「マスクをしてサングラスをする? あるいはピンク色のアフロなかつらをかぶるとかどうかな」

 いずれにせよ『華美な装い、あるいはお客様を不快にさせる装いはしない』という服務規定に違反する。

「そうだ、メガネ!」

 里穂は両目一・二である。
 思いついたのは、ホテル内のコンビニで販売している老眼鏡だ。しかし。

「視界がボヤけてミスしそう……」

 慎吾の前で大失敗し、指導の末減給。最悪、解雇。

 脳内に図式が浮かび、ハッと冷静になる。

「私は失業するわけにない」

 慎吾が自分を覚えていないことに望みを託すしかない。

 ドキドキしながら部屋を片付けていく。

 ……一見、汚れていない部屋は要注意だ。
 勤め始めた頃、『クリーニングせずに済む』と油断した。
 クローゼットの中に押し込まれていた大量のゴミを見逃し、リーダーから大目玉を食らったことがある。

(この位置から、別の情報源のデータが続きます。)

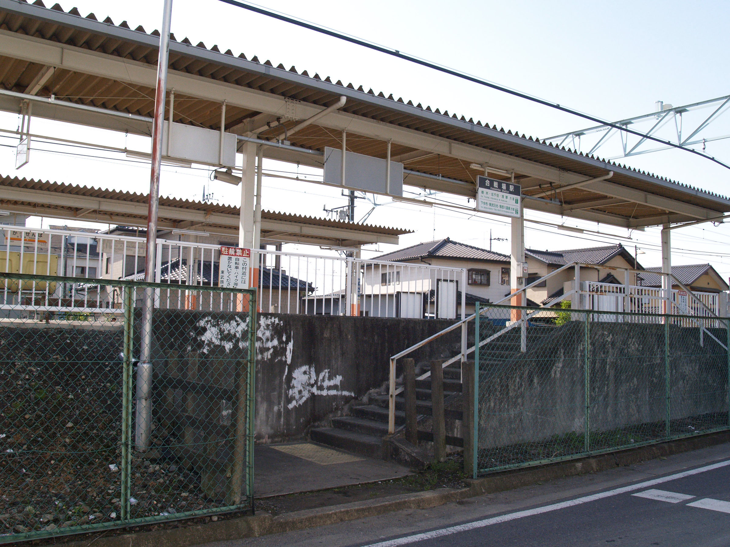 合戦場駅西口
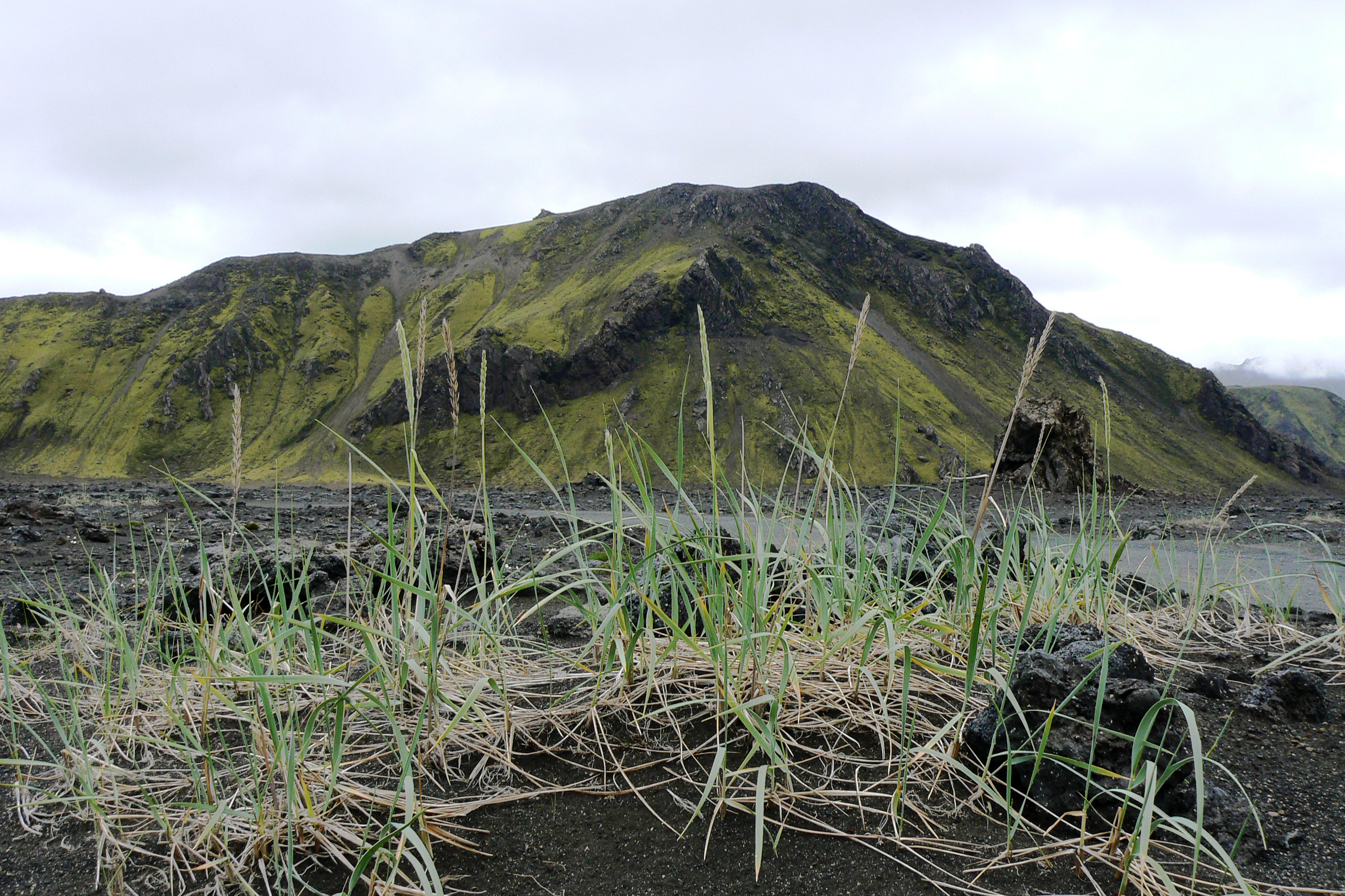 Elyme des sables
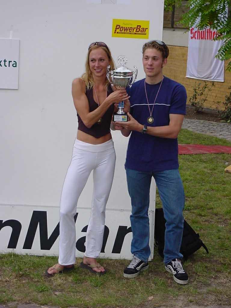 Wanderpokalübergabe an Alexander Mügge und Laura Bieger
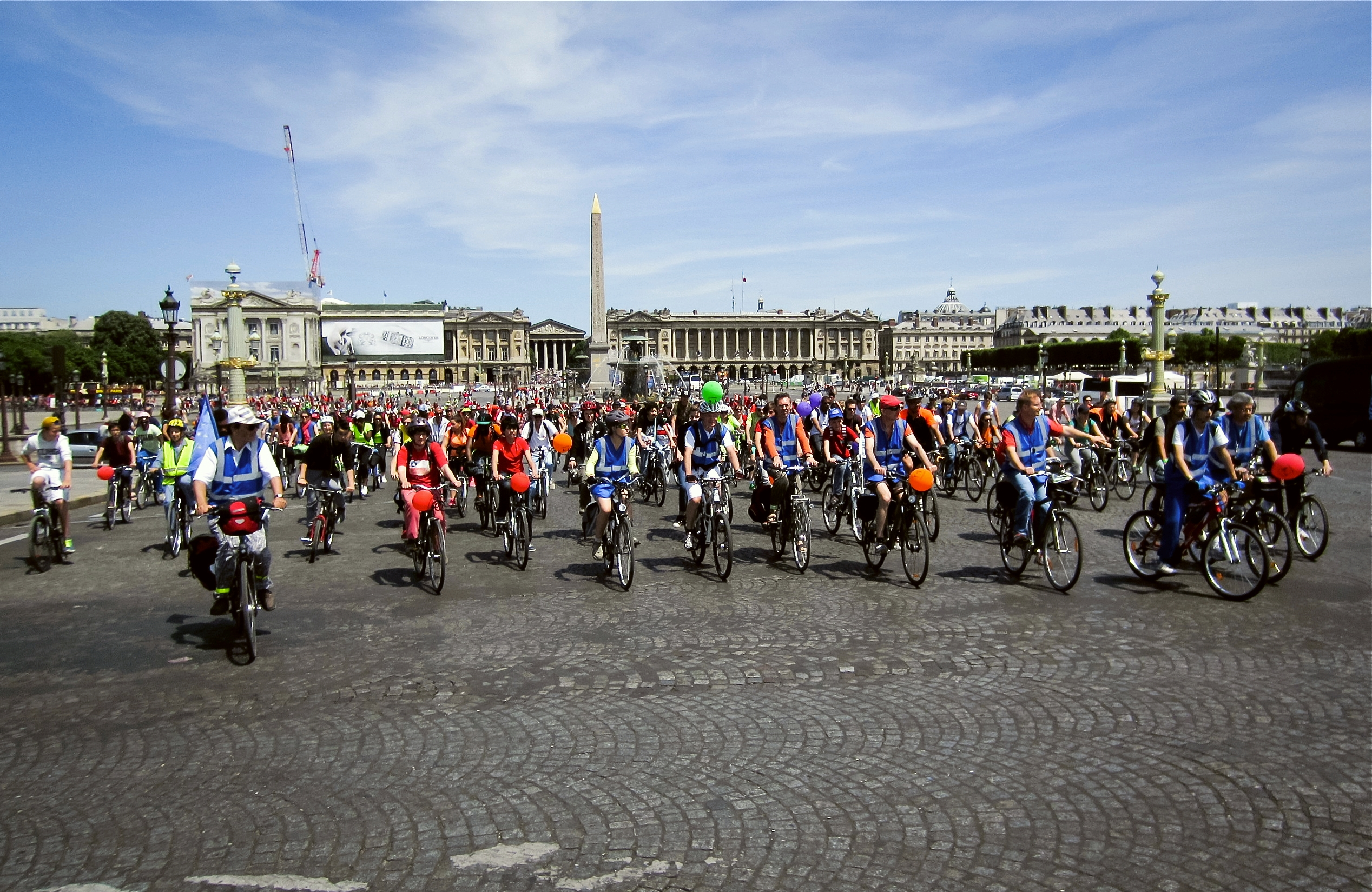 Convergence Francilienne, la fête du vélo - Paris le 7 juin 2015.
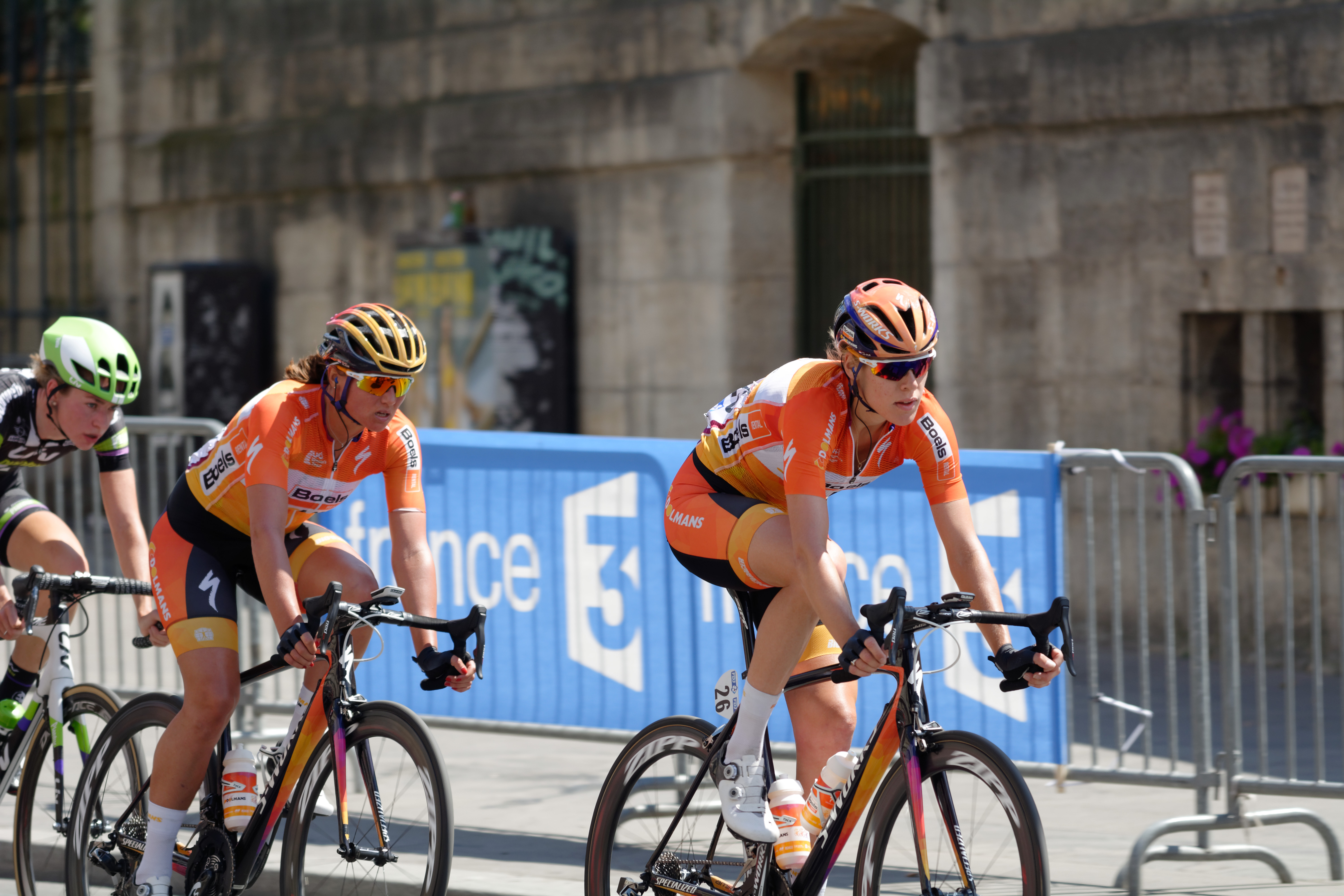 D71_9535_DxO

 とはいえ、盛大に乱れた部屋は清掃だけでも当然他より時間がかかる。
 必死感を笑顔で隠し優雅に、を里穂は目指している。

 何室か綺麗にしていくうち彼女は段々と心が静まってきた。
 
 コンコン。
 最後の部屋を清掃しようと入った里穂を追いかけるように、とうとうノックの音がした。